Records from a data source
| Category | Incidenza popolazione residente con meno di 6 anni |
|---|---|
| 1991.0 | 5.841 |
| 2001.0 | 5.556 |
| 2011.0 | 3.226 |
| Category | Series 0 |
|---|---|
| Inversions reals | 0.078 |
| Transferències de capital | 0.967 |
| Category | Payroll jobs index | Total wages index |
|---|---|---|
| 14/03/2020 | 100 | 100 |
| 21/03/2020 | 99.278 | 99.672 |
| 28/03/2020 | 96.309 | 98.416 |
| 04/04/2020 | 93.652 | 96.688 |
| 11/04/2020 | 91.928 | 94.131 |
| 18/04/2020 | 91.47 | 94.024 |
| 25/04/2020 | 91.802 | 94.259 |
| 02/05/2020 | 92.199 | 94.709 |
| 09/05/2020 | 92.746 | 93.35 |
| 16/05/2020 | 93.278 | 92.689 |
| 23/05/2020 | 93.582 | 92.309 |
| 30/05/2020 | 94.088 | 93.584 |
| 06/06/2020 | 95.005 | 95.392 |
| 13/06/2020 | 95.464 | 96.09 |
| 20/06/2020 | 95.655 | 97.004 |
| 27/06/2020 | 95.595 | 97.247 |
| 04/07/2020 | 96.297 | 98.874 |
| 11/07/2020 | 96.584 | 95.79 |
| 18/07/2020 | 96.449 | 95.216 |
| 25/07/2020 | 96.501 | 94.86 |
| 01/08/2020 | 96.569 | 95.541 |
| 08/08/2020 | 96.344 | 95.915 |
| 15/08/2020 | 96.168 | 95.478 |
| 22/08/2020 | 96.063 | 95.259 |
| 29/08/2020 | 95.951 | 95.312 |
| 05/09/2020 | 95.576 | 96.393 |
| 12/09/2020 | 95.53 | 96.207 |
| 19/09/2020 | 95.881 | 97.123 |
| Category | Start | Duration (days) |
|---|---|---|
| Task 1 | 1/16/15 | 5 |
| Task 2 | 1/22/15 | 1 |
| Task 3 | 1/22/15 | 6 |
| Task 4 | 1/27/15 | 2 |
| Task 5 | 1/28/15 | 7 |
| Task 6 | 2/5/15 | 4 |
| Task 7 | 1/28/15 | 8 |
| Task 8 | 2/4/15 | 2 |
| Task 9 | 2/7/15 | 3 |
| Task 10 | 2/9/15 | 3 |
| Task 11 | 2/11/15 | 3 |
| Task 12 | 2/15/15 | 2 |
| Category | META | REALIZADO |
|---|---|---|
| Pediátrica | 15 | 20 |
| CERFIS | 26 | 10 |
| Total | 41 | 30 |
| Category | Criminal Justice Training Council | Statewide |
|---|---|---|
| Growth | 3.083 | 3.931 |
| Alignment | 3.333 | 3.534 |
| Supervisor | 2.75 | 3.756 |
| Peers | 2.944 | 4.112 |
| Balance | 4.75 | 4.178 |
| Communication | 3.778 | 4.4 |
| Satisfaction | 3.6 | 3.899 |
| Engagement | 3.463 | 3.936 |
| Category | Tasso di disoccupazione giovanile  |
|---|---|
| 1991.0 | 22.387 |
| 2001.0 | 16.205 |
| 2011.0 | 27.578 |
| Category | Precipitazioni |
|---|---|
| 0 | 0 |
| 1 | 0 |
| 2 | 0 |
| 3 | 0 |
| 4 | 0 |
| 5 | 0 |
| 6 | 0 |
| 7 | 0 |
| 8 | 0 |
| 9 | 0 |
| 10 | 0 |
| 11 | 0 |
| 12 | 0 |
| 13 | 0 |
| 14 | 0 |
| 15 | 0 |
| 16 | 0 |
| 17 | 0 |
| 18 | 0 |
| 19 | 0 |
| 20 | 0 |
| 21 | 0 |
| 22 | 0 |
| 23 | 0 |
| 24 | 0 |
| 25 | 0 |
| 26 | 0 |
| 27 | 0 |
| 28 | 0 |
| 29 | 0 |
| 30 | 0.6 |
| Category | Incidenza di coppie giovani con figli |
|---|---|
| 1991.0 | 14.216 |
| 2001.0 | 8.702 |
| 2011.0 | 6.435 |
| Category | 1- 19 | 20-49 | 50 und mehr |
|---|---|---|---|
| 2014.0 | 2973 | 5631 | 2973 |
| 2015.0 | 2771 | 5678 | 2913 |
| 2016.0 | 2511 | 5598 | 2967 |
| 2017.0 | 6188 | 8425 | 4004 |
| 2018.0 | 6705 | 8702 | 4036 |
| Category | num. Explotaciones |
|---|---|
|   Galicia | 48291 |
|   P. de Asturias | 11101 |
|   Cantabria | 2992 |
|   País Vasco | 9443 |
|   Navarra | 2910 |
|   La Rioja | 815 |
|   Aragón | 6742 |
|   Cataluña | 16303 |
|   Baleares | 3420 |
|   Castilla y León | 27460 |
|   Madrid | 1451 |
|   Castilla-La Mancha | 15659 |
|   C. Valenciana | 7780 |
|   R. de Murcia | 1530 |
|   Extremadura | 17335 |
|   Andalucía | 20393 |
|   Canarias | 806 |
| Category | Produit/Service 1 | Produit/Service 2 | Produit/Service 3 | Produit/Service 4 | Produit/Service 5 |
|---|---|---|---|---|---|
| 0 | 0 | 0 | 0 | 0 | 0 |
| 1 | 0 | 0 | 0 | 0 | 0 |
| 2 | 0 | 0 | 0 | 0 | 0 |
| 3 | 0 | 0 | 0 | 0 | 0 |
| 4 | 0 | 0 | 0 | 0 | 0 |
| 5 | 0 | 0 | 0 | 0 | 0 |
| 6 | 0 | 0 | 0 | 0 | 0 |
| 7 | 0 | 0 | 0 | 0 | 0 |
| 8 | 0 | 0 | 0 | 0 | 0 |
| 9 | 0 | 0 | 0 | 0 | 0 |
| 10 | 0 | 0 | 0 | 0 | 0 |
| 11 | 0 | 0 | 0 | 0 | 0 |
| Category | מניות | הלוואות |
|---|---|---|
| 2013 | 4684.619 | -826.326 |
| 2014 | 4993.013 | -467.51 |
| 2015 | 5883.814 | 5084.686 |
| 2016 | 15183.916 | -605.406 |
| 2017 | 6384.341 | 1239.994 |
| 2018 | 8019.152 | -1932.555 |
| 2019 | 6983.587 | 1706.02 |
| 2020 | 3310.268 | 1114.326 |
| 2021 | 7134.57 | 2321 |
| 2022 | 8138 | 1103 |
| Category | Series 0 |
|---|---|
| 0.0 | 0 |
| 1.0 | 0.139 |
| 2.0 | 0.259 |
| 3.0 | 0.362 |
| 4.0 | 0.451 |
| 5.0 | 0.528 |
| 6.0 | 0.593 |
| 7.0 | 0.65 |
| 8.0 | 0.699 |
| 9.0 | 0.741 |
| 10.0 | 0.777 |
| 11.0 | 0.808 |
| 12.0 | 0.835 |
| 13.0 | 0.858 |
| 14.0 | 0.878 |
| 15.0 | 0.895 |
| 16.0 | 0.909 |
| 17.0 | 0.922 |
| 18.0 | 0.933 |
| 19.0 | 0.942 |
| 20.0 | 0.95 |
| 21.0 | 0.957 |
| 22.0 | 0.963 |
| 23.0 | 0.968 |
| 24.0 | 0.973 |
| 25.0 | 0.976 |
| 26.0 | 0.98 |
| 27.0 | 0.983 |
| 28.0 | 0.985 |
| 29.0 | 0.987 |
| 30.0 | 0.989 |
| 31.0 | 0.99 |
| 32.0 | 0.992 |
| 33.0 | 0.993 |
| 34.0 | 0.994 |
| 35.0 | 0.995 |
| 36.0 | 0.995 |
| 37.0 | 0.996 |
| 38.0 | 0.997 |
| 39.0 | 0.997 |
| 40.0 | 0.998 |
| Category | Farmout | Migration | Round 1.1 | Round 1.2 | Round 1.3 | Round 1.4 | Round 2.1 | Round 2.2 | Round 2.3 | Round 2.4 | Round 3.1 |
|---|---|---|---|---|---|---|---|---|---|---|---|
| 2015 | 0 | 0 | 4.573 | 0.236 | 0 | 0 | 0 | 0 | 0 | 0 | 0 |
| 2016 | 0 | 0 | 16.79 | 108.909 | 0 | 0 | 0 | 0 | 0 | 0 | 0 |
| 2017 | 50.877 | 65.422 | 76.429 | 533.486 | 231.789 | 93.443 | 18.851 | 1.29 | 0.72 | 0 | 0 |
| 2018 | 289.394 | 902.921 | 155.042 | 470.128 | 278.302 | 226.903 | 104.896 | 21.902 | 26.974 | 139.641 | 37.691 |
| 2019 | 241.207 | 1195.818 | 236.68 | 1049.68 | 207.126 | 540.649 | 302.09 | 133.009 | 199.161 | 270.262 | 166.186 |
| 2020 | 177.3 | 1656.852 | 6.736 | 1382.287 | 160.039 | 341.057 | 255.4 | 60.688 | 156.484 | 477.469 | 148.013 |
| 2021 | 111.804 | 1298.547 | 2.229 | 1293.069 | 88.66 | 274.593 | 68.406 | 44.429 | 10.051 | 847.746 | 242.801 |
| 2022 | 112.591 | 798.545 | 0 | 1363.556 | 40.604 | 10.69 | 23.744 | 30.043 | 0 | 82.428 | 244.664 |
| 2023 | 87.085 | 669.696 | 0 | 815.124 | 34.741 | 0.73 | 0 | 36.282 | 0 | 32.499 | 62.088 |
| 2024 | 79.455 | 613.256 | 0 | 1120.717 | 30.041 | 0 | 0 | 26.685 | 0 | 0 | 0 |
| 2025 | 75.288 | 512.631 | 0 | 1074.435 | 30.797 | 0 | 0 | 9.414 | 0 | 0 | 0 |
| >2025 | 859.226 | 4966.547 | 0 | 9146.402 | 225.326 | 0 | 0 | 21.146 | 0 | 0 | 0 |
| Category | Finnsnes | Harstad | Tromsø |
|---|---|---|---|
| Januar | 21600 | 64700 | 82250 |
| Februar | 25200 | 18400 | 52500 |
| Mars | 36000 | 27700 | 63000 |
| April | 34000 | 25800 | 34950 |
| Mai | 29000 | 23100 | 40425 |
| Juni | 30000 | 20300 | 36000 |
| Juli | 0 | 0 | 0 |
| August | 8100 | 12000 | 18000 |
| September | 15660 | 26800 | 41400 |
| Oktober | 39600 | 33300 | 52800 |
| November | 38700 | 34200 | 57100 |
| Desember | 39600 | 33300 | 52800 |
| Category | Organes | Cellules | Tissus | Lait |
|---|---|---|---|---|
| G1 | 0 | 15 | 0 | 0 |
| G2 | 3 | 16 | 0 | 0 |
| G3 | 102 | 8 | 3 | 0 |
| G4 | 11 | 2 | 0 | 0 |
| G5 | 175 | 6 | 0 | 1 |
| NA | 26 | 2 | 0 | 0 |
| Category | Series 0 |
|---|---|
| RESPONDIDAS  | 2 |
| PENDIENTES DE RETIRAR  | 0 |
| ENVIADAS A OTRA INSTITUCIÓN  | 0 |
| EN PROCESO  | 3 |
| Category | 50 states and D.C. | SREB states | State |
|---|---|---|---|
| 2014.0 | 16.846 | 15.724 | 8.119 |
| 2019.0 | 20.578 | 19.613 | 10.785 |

## TASK PROMPT
From the data above, output only the lines between the line containing "Category | Precipitazioni |" and the line containing "10.0 | 0.777 |", inclusive, exactly as written.

## TASK ANSWER
| Category | Precipitazioni |
|---|---|
| 0 | 0 |
| 1 | 0 |
| 2 | 0 |
| 3 | 0 |
| 4 | 0 |
| 5 | 0 |
| 6 | 0 |
| 7 | 0 |
| 8 | 0 |
| 9 | 0 |
| 10 | 0 |
| 11 | 0 |
| 12 | 0 |
| 13 | 0 |
| 14 | 0 |
| 15 | 0 |
| 16 | 0 |
| 17 | 0 |
| 18 | 0 |
| 19 | 0 |
| 20 | 0 |
| 21 | 0 |
| 22 | 0 |
| 23 | 0 |
| 24 | 0 |
| 25 | 0 |
| 26 | 0 |
| 27 | 0 |
| 28 | 0 |
| 29 | 0 |
| 30 | 0.6 |
| Category | Incidenza di coppie giovani con figli |
|---|---|
| 1991.0 | 14.216 |
| 2001.0 | 8.702 |
| 2011.0 | 6.435 |
| Category | 1- 19 | 20-49 | 50 und mehr |
|---|---|---|---|
| 2014.0 | 2973 | 5631 | 2973 |
| 2015.0 | 2771 | 5678 | 2913 |
| 2016.0 | 2511 | 5598 | 2967 |
| 2017.0 | 6188 | 8425 | 4004 |
| 2018.0 | 6705 | 8702 | 4036 |
| Category | num. Explotaciones |
|---|---|
|   Galicia | 48291 |
|   P. de Asturias | 11101 |
|   Cantabria | 2992 |
|   País Vasco | 9443 |
|   Navarra | 2910 |
|   La Rioja | 815 |
|   Aragón | 6742 |
|   Cataluña | 16303 |
|   Baleares | 3420 |
|   Castilla y León | 27460 |
|   Madrid | 1451 |
|   Castilla-La Mancha | 15659 |
|   C. Valenciana | 7780 |
|   R. de Murcia | 1530 |
|   Extremadura | 17335 |
|   Andalucía | 20393 |
|   Canarias | 806 |
| Category | Produit/Service 1 | Produit/Service 2 | Produit/Service 3 | Produit/Service 4 | Produit/Service 5 |
|---|---|---|---|---|---|
| 0 | 0 | 0 | 0 | 0 | 0 |
| 1 | 0 | 0 | 0 | 0 | 0 |
| 2 | 0 | 0 | 0 | 0 | 0 |
| 3 | 0 | 0 | 0 | 0 | 0 |
| 4 | 0 | 0 | 0 | 0 | 0 |
| 5 | 0 | 0 | 0 | 0 | 0 |
| 6 | 0 | 0 | 0 | 0 | 0 |
| 7 | 0 | 0 | 0 | 0 | 0 |
| 8 | 0 | 0 | 0 | 0 | 0 |
| 9 | 0 | 0 | 0 | 0 | 0 |
| 10 | 0 | 0 | 0 | 0 | 0 |
| 11 | 0 | 0 | 0 | 0 | 0 |
| Category | מניות | הלוואות |
|---|---|---|
| 2013 | 4684.619 | -826.326 |
| 2014 | 4993.013 | -467.51 |
| 2015 | 5883.814 | 5084.686 |
| 2016 | 15183.916 | -605.406 |
| 2017 | 6384.341 | 1239.994 |
| 2018 | 8019.152 | -1932.555 |
| 2019 | 6983.587 | 1706.02 |
| 2020 | 3310.268 | 1114.326 |
| 2021 | 7134.57 | 2321 |
| 2022 | 8138 | 1103 |
| Category | Series 0 |
|---|---|
| 0.0 | 0 |
| 1.0 | 0.139 |
| 2.0 | 0.259 |
| 3.0 | 0.362 |
| 4.0 | 0.451 |
| 5.0 | 0.528 |
| 6.0 | 0.593 |
| 7.0 | 0.65 |
| 8.0 | 0.699 |
| 9.0 | 0.741 |
| 10.0 | 0.777 |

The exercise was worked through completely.